§ Task to carry out:
Go through the data and say how many lines include the string "right"; return only the figure.

+++ Information +++

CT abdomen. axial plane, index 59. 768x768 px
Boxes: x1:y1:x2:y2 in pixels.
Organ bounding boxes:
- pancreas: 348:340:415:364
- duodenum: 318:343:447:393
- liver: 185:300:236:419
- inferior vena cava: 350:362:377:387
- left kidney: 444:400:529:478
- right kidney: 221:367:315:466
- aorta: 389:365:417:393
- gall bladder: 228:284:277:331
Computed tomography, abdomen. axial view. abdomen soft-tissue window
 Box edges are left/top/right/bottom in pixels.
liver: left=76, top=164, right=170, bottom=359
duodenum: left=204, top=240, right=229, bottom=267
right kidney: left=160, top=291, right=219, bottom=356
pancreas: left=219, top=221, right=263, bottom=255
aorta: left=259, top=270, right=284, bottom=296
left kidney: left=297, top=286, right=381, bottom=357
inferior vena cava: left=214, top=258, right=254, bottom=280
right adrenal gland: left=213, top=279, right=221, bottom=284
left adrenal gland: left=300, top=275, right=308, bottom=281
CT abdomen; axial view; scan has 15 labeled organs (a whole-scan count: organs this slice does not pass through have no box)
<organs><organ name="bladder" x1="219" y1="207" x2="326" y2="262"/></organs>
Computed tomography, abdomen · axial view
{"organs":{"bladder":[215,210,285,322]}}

+++

§ Completed exercise:
11